Afghans sought help for its $50 billion five-year plan as donors met in Paris June 12.
Aid: French foreign minister Bernard Kouchner (l.) - here with French and Afghan presidents Nicolas Sarkozy (c.) and Hamid Karzai (r.) - said the June 12 Paris conference came 'at a time of serious do
ERIC FEFERBERG/REUTERS
Paris
The people and villages of troubled Afghanistan will get substantial new aid – up to $16 billion – provided Kabul and President Hamid Karzai agree to greater United Nations oversight and clampdown measures on Afghan corruption and waste, world leaders said here Thursday.
The one-day 70-nation meeting in Paris arose out of deepening concern this spring that the NATO Afghan mission is too important to fail – amid Taliban resurgence – and that billions of dollars for civil and civic structures must actually reach ordinary Afghans and into small villages. It is a "hearts and minds" strategy – that stability depends as much on nation-building as on NATO security.

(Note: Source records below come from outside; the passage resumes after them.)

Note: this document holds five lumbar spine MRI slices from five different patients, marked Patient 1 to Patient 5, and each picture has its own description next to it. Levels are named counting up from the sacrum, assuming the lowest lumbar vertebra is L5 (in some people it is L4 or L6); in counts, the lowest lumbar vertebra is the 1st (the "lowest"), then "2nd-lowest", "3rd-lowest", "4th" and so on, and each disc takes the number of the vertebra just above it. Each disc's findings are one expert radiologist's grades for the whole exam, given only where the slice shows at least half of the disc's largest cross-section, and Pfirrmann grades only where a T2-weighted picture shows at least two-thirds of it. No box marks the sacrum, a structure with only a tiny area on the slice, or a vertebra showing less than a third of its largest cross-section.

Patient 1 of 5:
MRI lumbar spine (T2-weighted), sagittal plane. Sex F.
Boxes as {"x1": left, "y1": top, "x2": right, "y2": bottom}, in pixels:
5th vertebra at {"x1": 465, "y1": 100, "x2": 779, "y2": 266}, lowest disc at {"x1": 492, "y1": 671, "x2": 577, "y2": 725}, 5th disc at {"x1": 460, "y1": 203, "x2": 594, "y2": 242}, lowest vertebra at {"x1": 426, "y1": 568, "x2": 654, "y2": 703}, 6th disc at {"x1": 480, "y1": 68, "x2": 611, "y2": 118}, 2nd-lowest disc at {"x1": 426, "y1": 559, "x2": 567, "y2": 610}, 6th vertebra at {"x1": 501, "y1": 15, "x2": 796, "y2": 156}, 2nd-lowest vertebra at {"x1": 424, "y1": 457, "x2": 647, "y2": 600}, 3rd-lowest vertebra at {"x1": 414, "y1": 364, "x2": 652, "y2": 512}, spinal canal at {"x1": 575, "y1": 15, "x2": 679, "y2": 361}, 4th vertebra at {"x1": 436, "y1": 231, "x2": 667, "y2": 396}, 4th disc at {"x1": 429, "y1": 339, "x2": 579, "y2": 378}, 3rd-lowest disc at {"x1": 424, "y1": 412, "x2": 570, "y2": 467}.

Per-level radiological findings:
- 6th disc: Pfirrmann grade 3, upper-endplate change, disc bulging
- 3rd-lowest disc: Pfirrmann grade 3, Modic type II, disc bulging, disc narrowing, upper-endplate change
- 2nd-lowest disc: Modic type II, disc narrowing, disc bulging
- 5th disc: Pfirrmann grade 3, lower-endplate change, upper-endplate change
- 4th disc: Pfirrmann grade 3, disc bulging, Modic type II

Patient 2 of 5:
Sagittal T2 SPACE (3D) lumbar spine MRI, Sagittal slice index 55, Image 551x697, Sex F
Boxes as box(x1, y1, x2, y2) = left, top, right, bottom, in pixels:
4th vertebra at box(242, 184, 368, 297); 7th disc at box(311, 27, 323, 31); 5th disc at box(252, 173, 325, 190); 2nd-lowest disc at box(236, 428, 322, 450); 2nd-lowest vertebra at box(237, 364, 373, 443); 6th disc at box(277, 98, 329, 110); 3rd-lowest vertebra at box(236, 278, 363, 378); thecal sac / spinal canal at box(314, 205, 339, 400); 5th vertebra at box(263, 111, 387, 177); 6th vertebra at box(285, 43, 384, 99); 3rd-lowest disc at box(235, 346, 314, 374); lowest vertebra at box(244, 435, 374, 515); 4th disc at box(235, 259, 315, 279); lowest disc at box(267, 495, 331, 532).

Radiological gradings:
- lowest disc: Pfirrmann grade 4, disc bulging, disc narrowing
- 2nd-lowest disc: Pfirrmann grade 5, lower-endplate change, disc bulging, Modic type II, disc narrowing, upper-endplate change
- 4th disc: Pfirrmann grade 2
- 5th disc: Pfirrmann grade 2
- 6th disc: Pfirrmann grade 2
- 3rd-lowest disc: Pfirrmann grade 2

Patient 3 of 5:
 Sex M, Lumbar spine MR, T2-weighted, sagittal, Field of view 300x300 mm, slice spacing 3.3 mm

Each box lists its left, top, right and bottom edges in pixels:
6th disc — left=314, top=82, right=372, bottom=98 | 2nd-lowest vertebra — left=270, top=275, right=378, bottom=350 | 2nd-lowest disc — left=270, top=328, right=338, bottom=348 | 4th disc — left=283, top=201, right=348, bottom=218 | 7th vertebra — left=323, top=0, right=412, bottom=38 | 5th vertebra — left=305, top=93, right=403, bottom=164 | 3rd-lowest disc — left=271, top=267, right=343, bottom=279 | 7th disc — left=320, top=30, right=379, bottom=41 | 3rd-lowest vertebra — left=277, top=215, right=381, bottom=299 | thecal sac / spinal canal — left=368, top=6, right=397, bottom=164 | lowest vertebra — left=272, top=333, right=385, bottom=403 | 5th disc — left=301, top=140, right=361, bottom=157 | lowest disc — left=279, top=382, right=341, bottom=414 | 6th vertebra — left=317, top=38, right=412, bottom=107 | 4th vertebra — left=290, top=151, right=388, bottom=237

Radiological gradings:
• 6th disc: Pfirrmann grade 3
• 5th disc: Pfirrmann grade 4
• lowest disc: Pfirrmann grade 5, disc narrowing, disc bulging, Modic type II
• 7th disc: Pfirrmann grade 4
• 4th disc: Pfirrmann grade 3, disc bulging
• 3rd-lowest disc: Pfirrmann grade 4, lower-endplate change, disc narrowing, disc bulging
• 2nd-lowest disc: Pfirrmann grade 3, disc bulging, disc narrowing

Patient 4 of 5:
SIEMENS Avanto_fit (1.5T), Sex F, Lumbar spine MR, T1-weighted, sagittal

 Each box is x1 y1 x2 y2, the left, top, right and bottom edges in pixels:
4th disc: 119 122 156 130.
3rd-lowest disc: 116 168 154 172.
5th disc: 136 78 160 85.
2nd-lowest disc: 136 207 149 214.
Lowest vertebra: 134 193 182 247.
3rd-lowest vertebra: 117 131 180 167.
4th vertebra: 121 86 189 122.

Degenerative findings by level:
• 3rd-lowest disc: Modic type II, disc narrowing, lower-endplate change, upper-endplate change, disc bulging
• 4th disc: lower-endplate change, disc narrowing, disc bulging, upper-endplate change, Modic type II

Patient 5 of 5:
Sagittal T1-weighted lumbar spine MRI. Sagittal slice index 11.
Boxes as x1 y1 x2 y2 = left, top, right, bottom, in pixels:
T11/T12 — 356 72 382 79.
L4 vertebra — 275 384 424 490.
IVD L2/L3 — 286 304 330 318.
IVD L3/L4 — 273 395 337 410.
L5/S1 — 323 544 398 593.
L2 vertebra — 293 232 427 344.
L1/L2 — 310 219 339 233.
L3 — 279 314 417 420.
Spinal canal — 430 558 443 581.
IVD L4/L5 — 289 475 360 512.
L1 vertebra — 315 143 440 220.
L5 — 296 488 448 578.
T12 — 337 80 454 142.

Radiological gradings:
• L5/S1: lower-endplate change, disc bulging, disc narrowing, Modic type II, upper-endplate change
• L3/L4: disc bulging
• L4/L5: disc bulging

Yet the word "accountability" hung in the Paris air as much as the word "pledge," as Mr. Karzai's embattled government sought $50 billion over five years. The day opened with a frank UN report on progress since 2006 issued to the press – describing "deteriorating" security, increased opium production, the burning of schools, corruption. The famed "Afghan Compact" shaped in London two years ago "turned out to be overly ambitious due to changing circumstances," it read.
The meeting comes "at a time of serious doubts about Afghanistan… and we have to show determination and considerable patience," said Bernard Kouchner, French foreign minister. His boss, Nicolas Sarkozy, offered that it is time "to put the Afghan people in charge of their fate and future."